More effective pandemic bailout actions urged to avoid further trickling support

July 22, 2021 | 16:26
Despite major solutions already in place to support the public and businesses, lagging implementation seems to be blunting the effect of good intentions.
Local charity groups mobilised their members to distribute money and food
Local charity groups mobilised their members to distribute money and food. Photo: Le Toan

In early June, the government adopted Resolution No.68/NQ-CP to offer VND26 trillion ($1.13 billion) financial support to employees and employers facing difficulties amid the pandemic. However, there is a dire need for detailed directions and guidelines to accelerate the actual implementation of the policies and disburse support to as many workers as possible.

Le Van Phat, the owner of a spa in Tay Ho district of Hanoi, had to close the business for almost a month during the latest outbreak. During this time, Phat still had to pay around VND10 million ($435) for rent as well as other overheads, without actually generating revenue.

“Last year, when I heard that the state will provide financial support for those affected by the pandemic, the whole neighbourhood was excited and hopeful. However, we were being sent back and forth between the authorities where we live and our hometown where we were registered and they were asking for a great deal.
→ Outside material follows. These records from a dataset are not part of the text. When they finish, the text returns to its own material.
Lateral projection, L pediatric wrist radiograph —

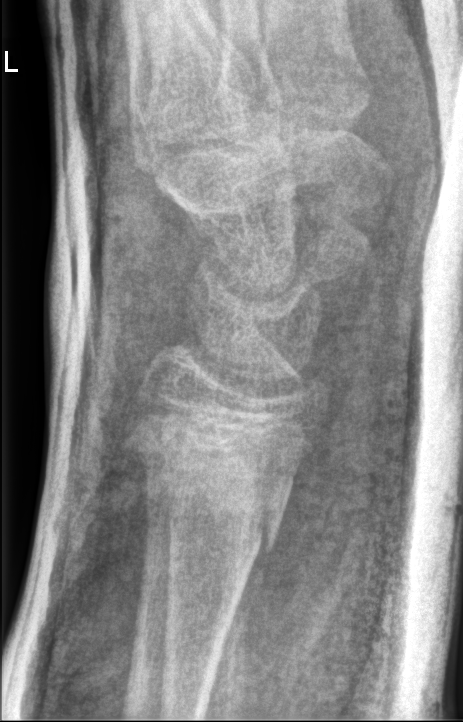
Findings: (pixel coordinates, top-left origin, xyxy) One bone fracture at <122,395>-<311,567>. Fracture classified AO/OTA 23r-M/3.1.
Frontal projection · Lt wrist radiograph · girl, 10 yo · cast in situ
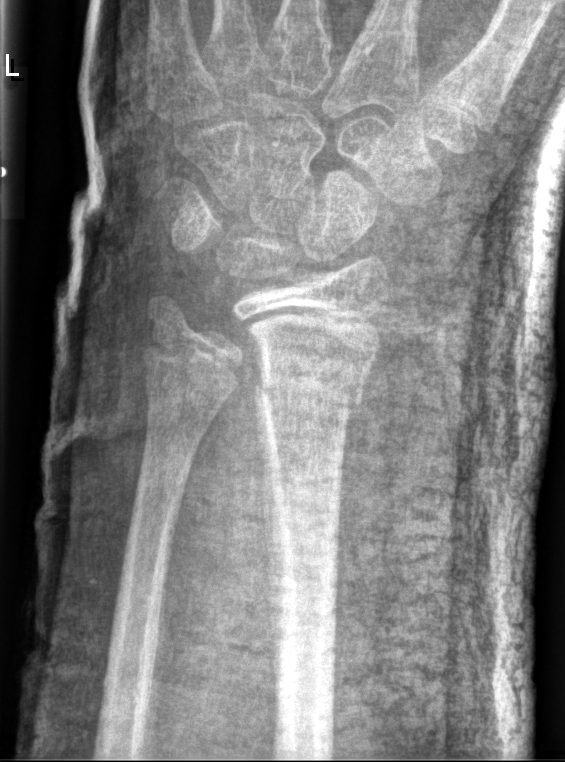
Bone fracture: [252, 360, 367, 415]
AO/OTA: 23r-M/3.1; 23u-M/2.1
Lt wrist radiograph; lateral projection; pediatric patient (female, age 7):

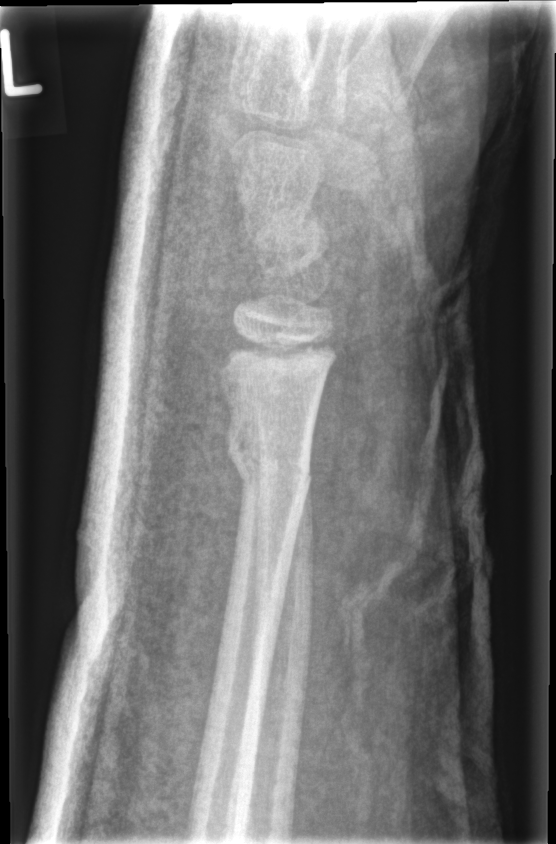 Fracture = 1 @ 222,412,316,495
AO code = 23r-M/3.1
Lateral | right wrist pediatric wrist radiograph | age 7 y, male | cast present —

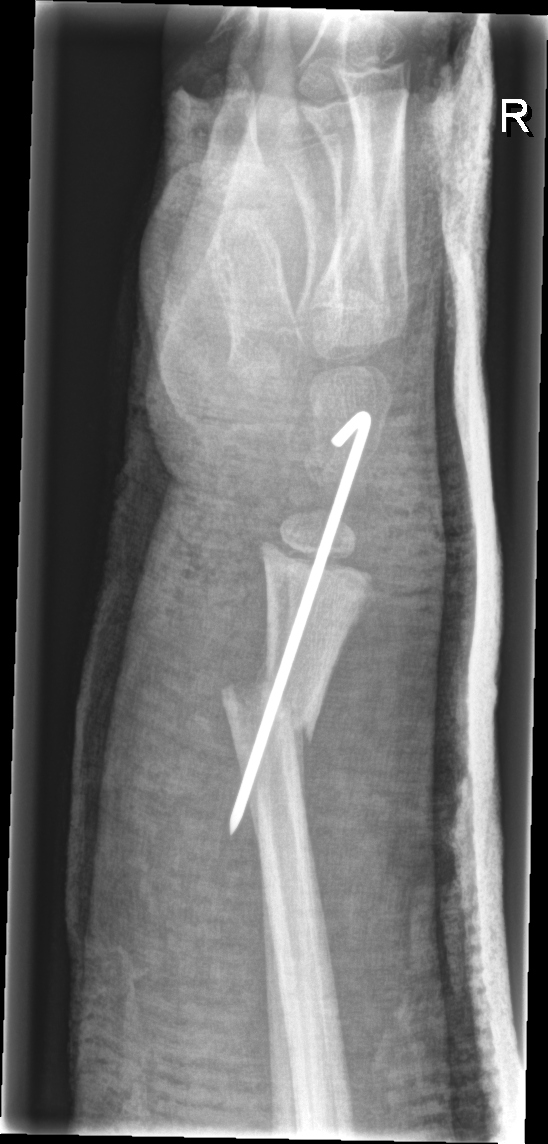

{
  "_coords": "boxes as x1,y1,x2,y2 (top-left / bottom-right, pixel units)",
  "fracture": "1 @ 217 675 323 755",
  "metal": "226 408 376 836"
}
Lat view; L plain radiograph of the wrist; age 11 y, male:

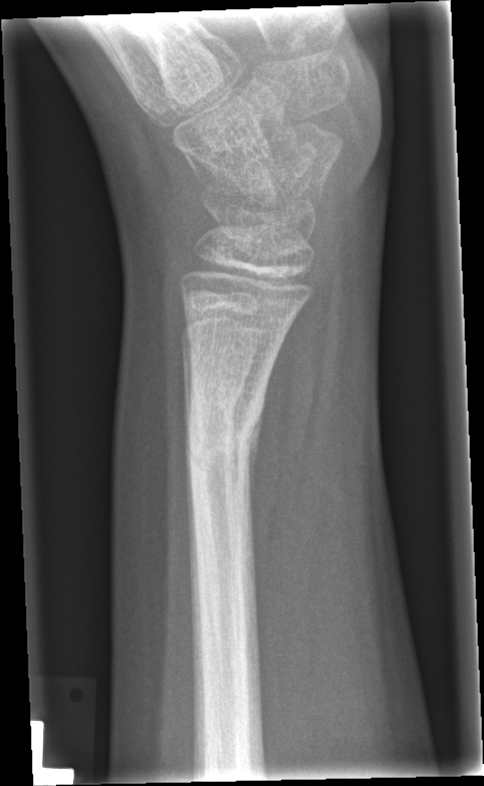

(boxes as x1,y1,x2,y2 (top-left / bottom-right, pixel units))
bone fracture = 1 @ [183, 386, 266, 494]
osteopenia = present
AO classification = 23r-M/3.1; 23u-M/2.1
periosteal reaction = [246, 410, 262, 519]
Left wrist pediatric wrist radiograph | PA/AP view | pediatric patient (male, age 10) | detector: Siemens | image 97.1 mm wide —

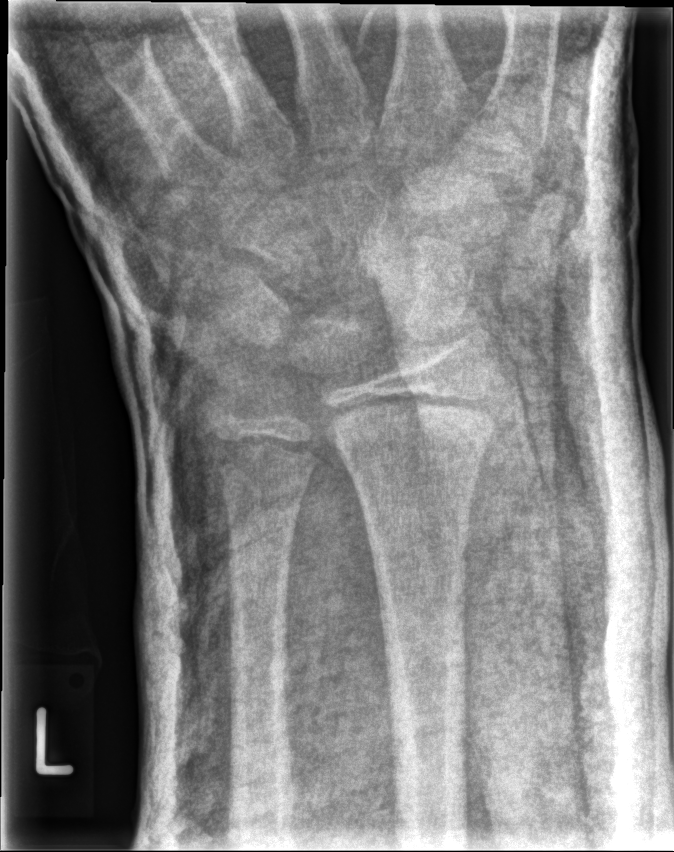

Findings: (bounding boxes in image-pixel xyxy) AO code 23r-E/1. One Fx at <318,386>-<496,457>.
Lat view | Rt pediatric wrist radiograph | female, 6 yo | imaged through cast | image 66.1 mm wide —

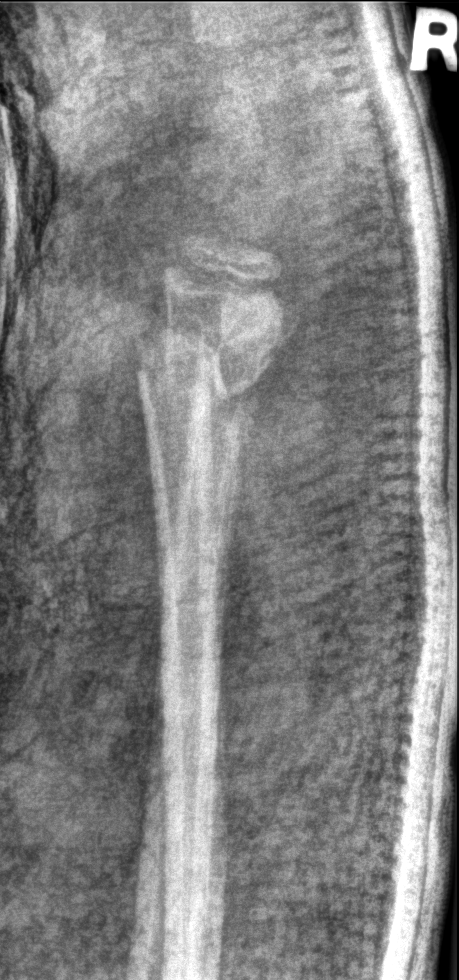
AO code: 23-M/3.1
Bone fracture: (131, 321, 279, 434)
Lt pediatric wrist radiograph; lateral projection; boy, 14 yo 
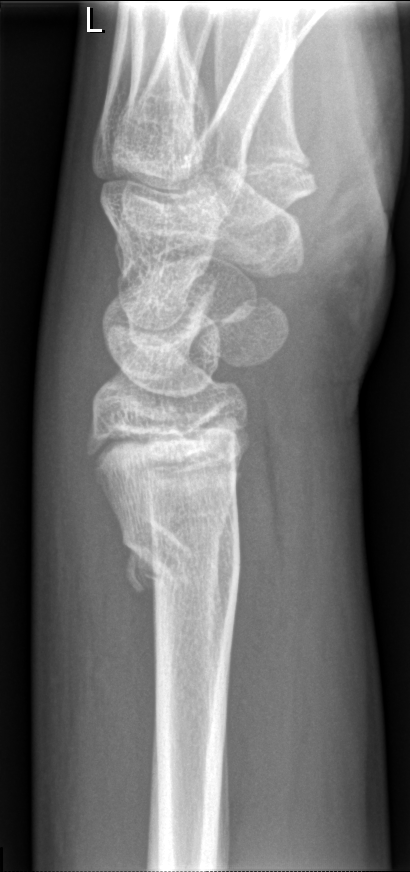 - Coordinates are [x1, y1, x2, y2] in image pixels.
- AO/OTA classification: 23r-M/3.1; 23u-E/7.
- One Fx at (left=117, top=504, right=245, bottom=620).
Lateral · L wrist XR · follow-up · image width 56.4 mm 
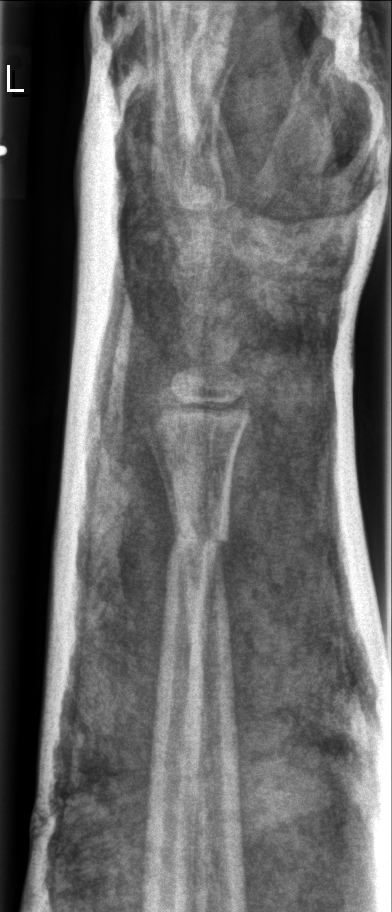
One Fx at [167, 504, 235, 576].
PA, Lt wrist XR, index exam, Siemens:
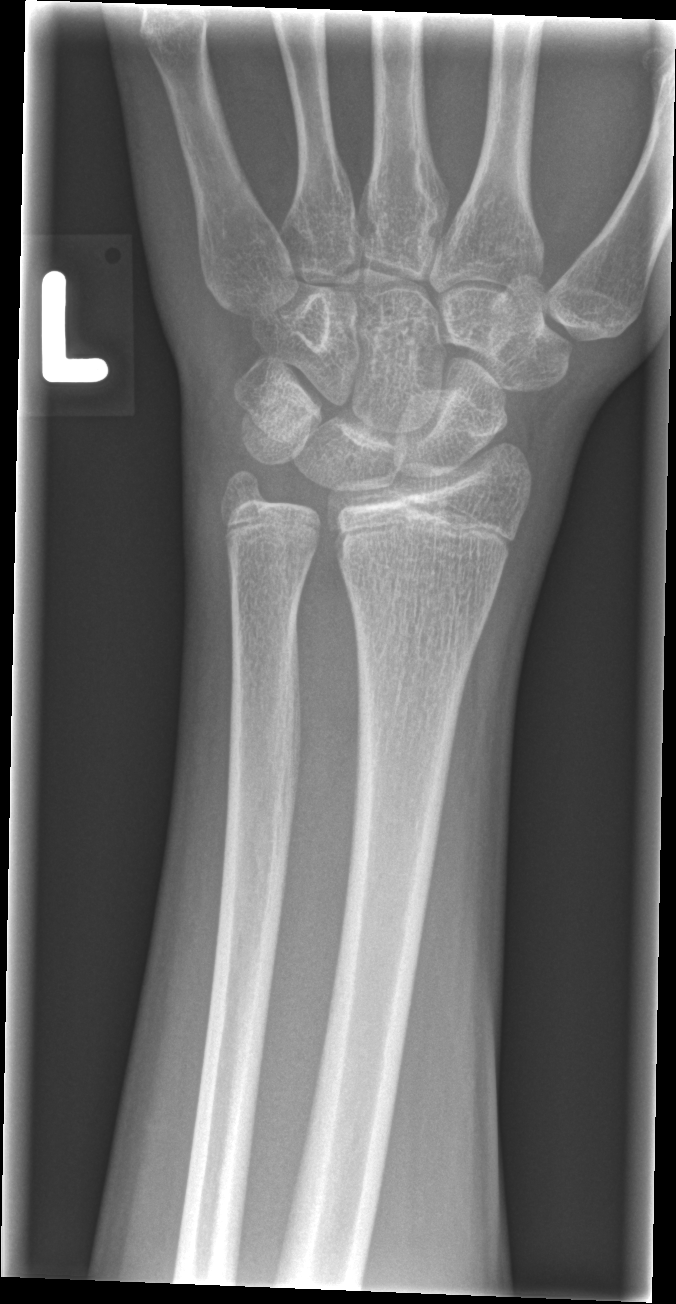

bone fracture = none labeled

We also had to prove that our income was below the poverty threshold. We eventually gave up as there seemed no end to all the procedures and running around,” Phat told VIR, adding he has little faith things will be different this time around.

Since last year, the state and government have been pushing out support packages for the unemployed and informal workers. In addition to the largest, VND62 trillion ($2.7 billion) package released in April 2020, big cities like Hanoi and Ho Chi Minh City have come out with their own assistance during social distancing. While these confirm the political will at all levels to ensure the welfare of the people, there have been major issues with implementation.

Specifically, only VND13 trillion ($565.2 million), or 21 per cent, of the VND62 trillion support package was disbursed to over 13 million people by the time the funds were closed in January 2021, according to the Vietnam State Treasury. This support included VND1.16 trillion ($50.5 million) for unemployed workers and super-small businesses, and the rest for people in families eligible for preference treatment, poor households, and those eligible for social protection. Of this, over VND78 billion ($3.4 million) reached more than 58,000 employees who have postponed contracts or taken unpaid leave, and VND903 billion ($39.26 million) went to more than 947,000 informal workers who lost their jobs.

Issued on July 1 this year, the $1.13 billion bailout package in Resolution 68 directed improvements in implementation, including timely support for those truly in need; cutting two-thirds of administrative procedures in Resolution 42; and instructing a person can only access one benefit policy (except for pregnant women, people raising children, and children who are infected with COVID-19 or have to be isolated).

The resolution outlines 12 groups of support policies, including cash support, exemption and postponement of payment of social insurance, and loans to pay employees. It also has a policy of supporting skills training for employees with funding from the Unemployment Insurance Fund.

Pham Minh Huan, former chairman of the National Wage Council, promoted the support packages but said most affected workers are in the informal sector and small businesses, and many of them have not registered for temporary residence in the big cities they work. This makes it difficult for them to access the support.

“It is quite hard for governments, both in their hometown or in the big cities to confirm the status of these employees. They are confused and afraid of taking responsibility because they cannot pinpoint where the workers are living and what they are doing. This is a weakness in the management of the labour market, even though informal workers make up the majority of the labour force,” said Huan.

Nguyen Thi Lan Huong, former director of the Institute of Labour Science and Social Affairs, said the support Vietnam provides has as much coverage as those in developed countries, but they are not easily accessible for businesses and employees, especially informal workers. “We need a database on labour and employment for the entire country. The local governments are worried about mistakenly disbursing money to those ineligible, and it is not easy for people to have their unemployed status confirmed to receive assistance,” Huong said.

She brought up the example of the US, where they issued support to all citizens, giving those not in need of the option not to access the funds. The same was seen with rice ATMs deployed across Vietnam last year, where those who were really in woes would come.

Following Resolution 68, Decision No. 23/QD-TTg was adopted last week to provide regulations on implementation of policies to support employees and employers hit by the pandemic. Employees who have their labour contracts terminated but are not eligible for unemployment benefits shall be entitled to support if they participate in the compulsory social insurance in the month preceding the time of terminating their contracts and have it terminated between May 1, 2021 and the end of the year but are not eligible for unemployment benefits.

Exceptions are made in the cases of employees unilaterally terminating their labour contracts in contravention of law, or if they are entitled to pensions or monthly working capacity loss allowance.

An employee who has to stop working shall be supported if he/she is working under labour contracts and has to stop working in accordance with Clause 3, Article 99 of the Labour Code and subject to quarantine or isolation in lockdown areas at the request of the competent s state agency within 14 days or more from May 1 to the end of December 31.